In his magisterial work, “Article 370: A Constitutional History of Jammu and Kashmir” AG Noorani has noted that this was contentious, with the framing of the powers given to the President in effect giving J&K less autonomy than other states rather than more, an issue that Sheikh Abdullah raised with Jawaharlal Nehru and VP Menon immediately.
This would be the power under which Abdullah would be dismissed from his office in 1953, and it is the same power being used by the government today to fundamentally change the make up of the state of J&K. In the case of the first, though, the façade remained. The J&K Constituent Assembly, elected in 1951, continued to function, and would ratify the accession to India in 1954, and pass the state’s Constitution, as guaranteed under Article 370, in 1957.
Today that fig leaf has been cast aside. The J&K State Assembly has not been consulted. Its elected members are presumed to be under house arrest.

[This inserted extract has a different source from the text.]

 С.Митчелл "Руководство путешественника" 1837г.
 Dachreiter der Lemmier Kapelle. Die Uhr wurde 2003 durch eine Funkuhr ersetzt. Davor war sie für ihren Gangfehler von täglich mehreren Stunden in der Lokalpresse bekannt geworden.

There is not one shred of popular legitimacy to the decision from J&K today.
It is not even possible, given that all communications in Kashmir, except security channels, have been cut off.
In many ways this resembles the violation of the Seventeen Point Agreement signed between representatives of Tibet and China in 1951, which guaranteed local autonomy and non-interference from Beijing in local political systems. This was repudiated by the Dalai Lama when he fled into exile in 1959. By that time the Chinese government had violated every article of the agreement.

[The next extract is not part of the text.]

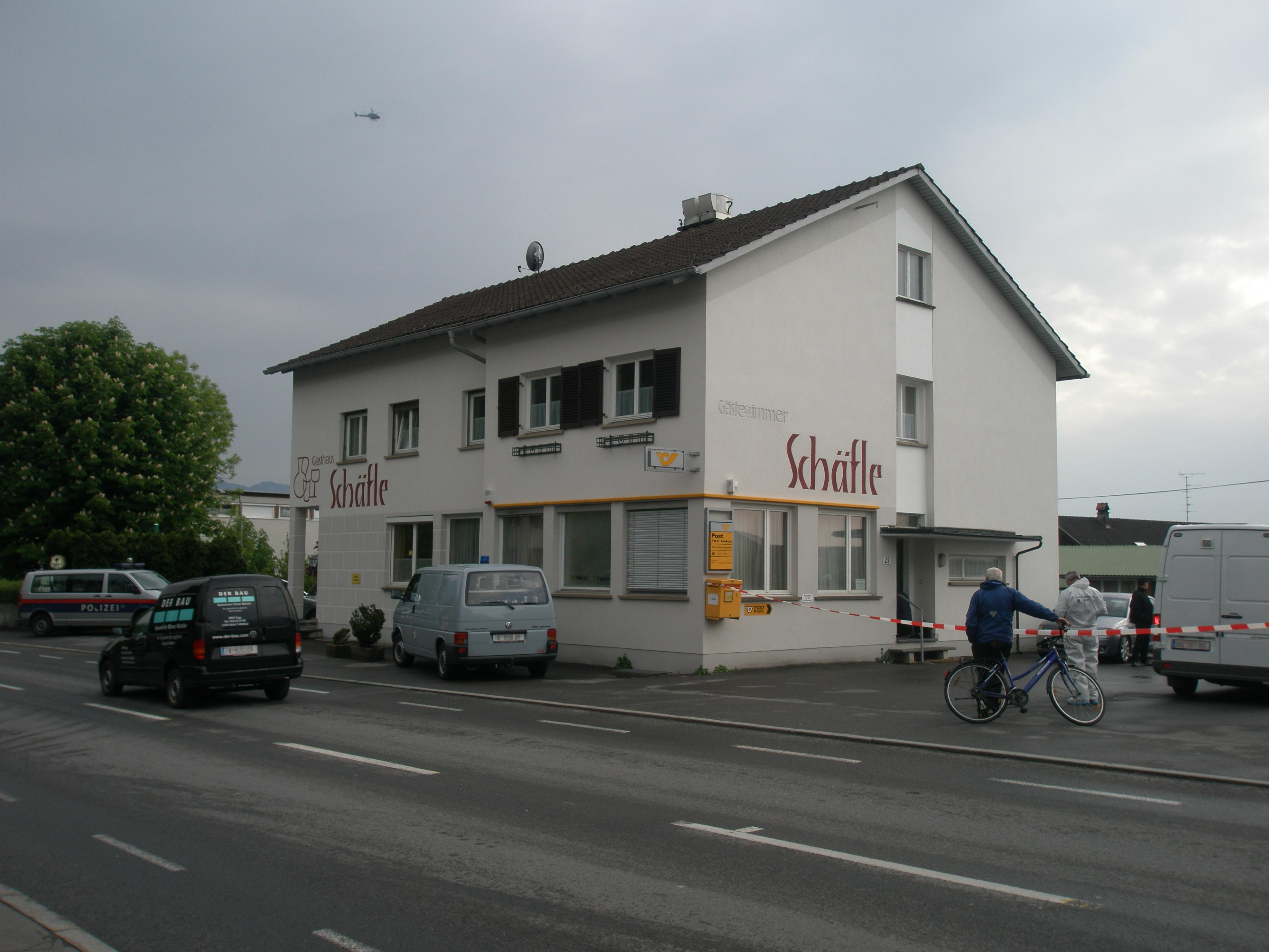 Postüberfall in Haselstauden

Even if the Dalai Lama did not repudiate it, the agreement had lost any legitimacy. In other words, the principal document between the two parties, which bound Tibet to China, was rendered null and void. This fact is made most obvious by the Chinese government’s gradual rejection of the Seventeen Point Agreement as the basis of the legitimacy of its rule in Tibet. Its One China Policy is predicated not on any agreement, but on the argument that Tibet was always part of China. It is predicated on force and power alone.
No court in China will ever challenge the Chinese Communist Party on this issue since the judiciary is subservient to the Party in China. In India, while this may not be the case, it will require a very courageous Supreme Court bench to challenge this ruling.

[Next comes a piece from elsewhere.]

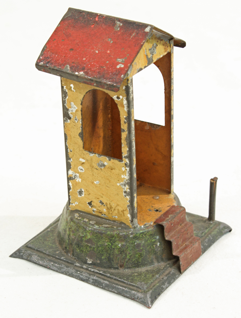 Streckenwärterhäuschen (zum Einstellen einer Figur).

The case of the other large democracy, the United States, is revealing. In 1830, the US passed the Indian Removal Act, which mandated the forced removal of five tribes of Native Americans from their lands (as well as any African-Americans or “non-Whites”. These tribes should have been protected by the agreements that they had signed with the United States, and the US Supreme Court, in the case of Worcester vs Georgia in 1832, declared that the state of Georgia had no power to impinge on the sovereign treaties signed between them and the Cherokee nation (one of the five groups).
Neither Georgia, nor the government of the United States under President Andrew Jackson paid any heed. Gold had been discovered in the area and that was more important than a point of law. Jackson is reported to have declared that the Supreme Court “may have passed a law, let it implement it”. The ensuing ethnic cleansing, called “The Trail of Tears”, led to the deaths of thousands.
People who had signed treaties in good faith or because they had no choice – like the Tibetans – found that there rights had no meaning when faced by a majoritarian, authoritarian leadership with no respect for law elected to power.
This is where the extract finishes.